I've been trying to figure out how to do the collaboration part of real-time collaboration, and I've found a lot over the past week. I've been meaning to do an actual blog entry that tries to explain all the algorithms succinctly (but with examples), but in the mean-time, I've made a post on Quora with a short summary of what I've found: http://www.quora.com/What-are-good-frameworks-for-real-time-collaboration-in-a-web-application?__snid__=688223#answer_30021. If you don't know about Quora, it's an awesome new real-time Q&A site that has a lot of smart people answering questions. If you don't have an account on Quora, this is the paste of what I wrote:
Question: What are good frameworks for real-time collaboration in a web application?
I am probably going to go into more detail about this later, but in case people are curious, this is what I found. I've added links to articles that don't require an ACM subscription where I could.
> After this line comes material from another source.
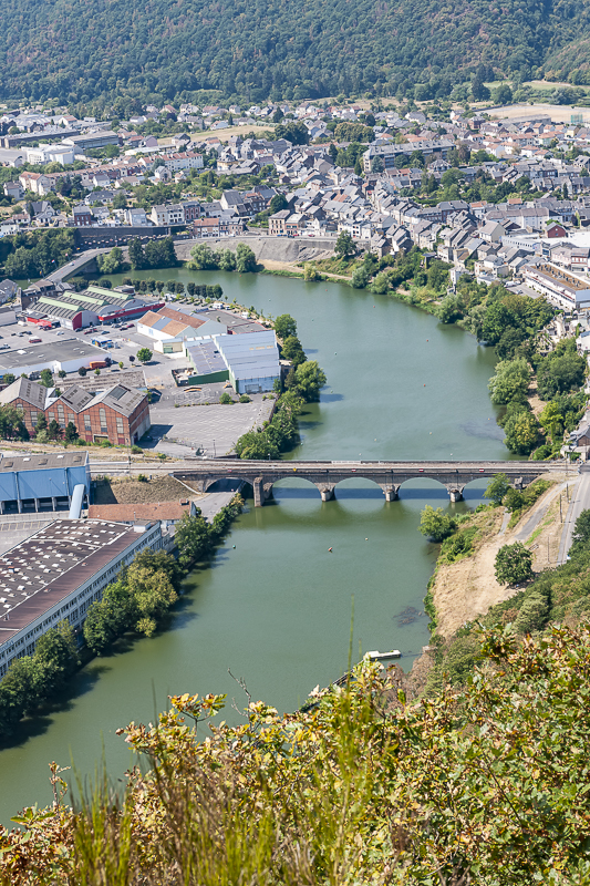 Revin est traversée par les méandres de la Meuse

First, here are the possible algorithms you can use:
- Operational transformations. This is a term for a set of different algorithms that let you do real-time collaboration in a generic way. It's what Google Wave, Etherpad, and Subethaedit use. There are a few ways to implement this algorithm:
- A fully decentralized approach. This algorithm is described in the first real paper on real-time collaboration here: http://www.itu.dk/stud/speciale/.... The algorithm is a peer-to-peer way of doing things. The paper is actually very readable (coming from someone who gets easily intimidated by academia), but as far as I know, no real-time collaboration system actually implements this algorithm other than GROVE (though it is provably correct).
- Client-server model. The algorithm used here is much simpler than the one used for peer-to-peer collaboration, but requires you to have a central server that all the clients can talk to. This algorithm is described here: ftp://ftp.lambda.moo.mud.org/pub/MOO/p... . This paper is also very readable, though they do kind of skip over explaining how their model actually applies when you have multiple clients. I explain a bit more about how that actually works in my stack overflow answer here: http://stackoverflow.com/questio... .
- Google Wave approach. Wave actually uses the algorithm from b), with a slight change that allows them to reduce the amount of state the server needs to keep around. The Wave algorithm is described here: http://www.waveprotocol.org/whit.... It also has the advantage of being open source. If people aren't sure why their changes actually allow them to reduce the memory usage on a server, this is something I might expand upon later as it isn't the most obvious.
- Modification to Google Wave approach that doesn't introduce any latency into the network. The idea is to treat each client-server pair in a client-server model as a p2p network, and apply the algorithm from a). I made a post about it here: http://groups.google.com/group/wave-protocol/browse_thread/thread/8ffe6e7ab70d0ab. This is my own algorithm, and I haven't proven it, but it seems like it should work. It's more complicated than the Wave approach though and I probably wouldn't recommend actually using it.
- Differential synchronization. This is the algorithm used by Google Mobwrite and is described in more detail here: http://neil.fraser.name/writing/... . The idea behind this is to basically have "synchronization cycles" where diffs get sent to a server, merged there, and then the changes on the server get sent back to the client to get merged into the client's base. It's pretty simple to implement for plain-text, though thinking through how to do it for structured data, it seemed less easy.
- WOOT. It stands for "without operational transformations" and you can read more about it here: http://www.inria.fr/rrrt/rr-5580.... Instead of using diffs, WOOT sends a context for every action and each action is applied based on this context. It never deletes context, just marks things as hidden - so you can be sure that the context you use when sending an edit will exist.
- Total ordering of commands. This is the approach used by the Synchro library that builds on top of Google Wave: http://www.processwave.org/2010/.... With this approach, each client keeps around an array of actions it has taken that haven't yet been acknowledged by the server. When the client gets a new action, it reverts all of its unacknowledged actions, applies the new action, then re-applies its unacknowledged actions. For some subclass of applications, this can turn out to be simpler than a full operational transformation approach.
By the way, if you run across this paper while trying to find operational transformations (titled "An Updated Client-Server Real-time Collaborative Editor"), don't follow it: http://jcit.org/files/csc562-pro... . That algorithm does NOT work in all cases. I can provide details if people are interested.
If you don't want to implement these algorithms yourself, there are also a number of platforms that let you build real-time collaborative apps on top of them (as far as I know, they all use operational transformations to handle things generically). These include: 1) Google Wave
2) http://www.beweevee.com/
3) http://www.xtwip.com/
4) Probably others, but it seemed like they were mostly flash/silverlight/.NET/paid services, so I didn't look too much into it. Hope that helps!